EXTRACTED ENTRIES section start
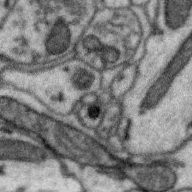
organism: Zebra finch
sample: Brain
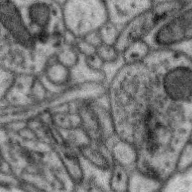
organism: Zebra finch
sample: Brain
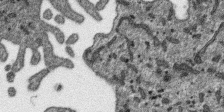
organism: Human
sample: Lung epithelial cells infected with SARS-CoV-2
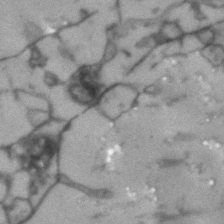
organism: Human
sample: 1205lu cells
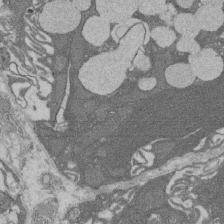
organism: Rat
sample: Salivary granule
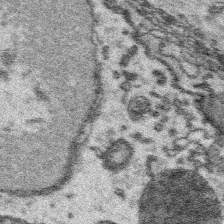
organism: Platynereis dumerilii
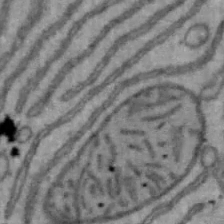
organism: Mouse
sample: Liver
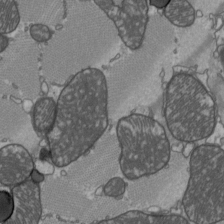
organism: C57BL Mouse
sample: Heart
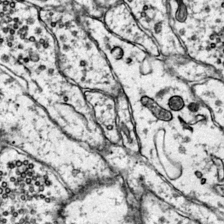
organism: Mouse
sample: Primary visual cortex
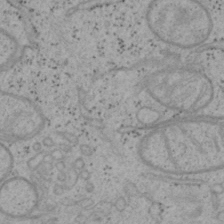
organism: Human
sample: HeLa cells
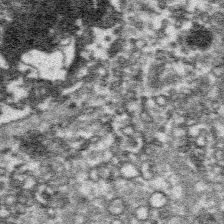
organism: Platynereis dumerilii
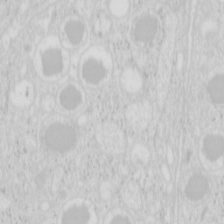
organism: Mouse
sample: Pancreas
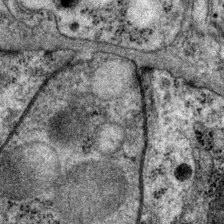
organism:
EXTRACTED ENTRIES section end
→ TASK DIRECTIONS:
In your copy of the entries above, keep the text exact and leave out the pictures.

→ RESULT:
organism: Zebra finch
sample: Brain
organism: Zebra finch
sample: Brain
organism: Human
sample: Lung epithelial cells infected with SARS-CoV-2
organism: Human
sample: 1205lu cells
organism: Rat
sample: Salivary granule
organism: Platynereis dumerilii
organism: Mouse
sample: Liver
organism: C57BL Mouse
sample: Heart
organism: Mouse
sample: Primary visual cortex
organism: Human
sample: HeLa cells
organism: Platynereis dumerilii
organism: Mouse
sample: Pancreas
organism:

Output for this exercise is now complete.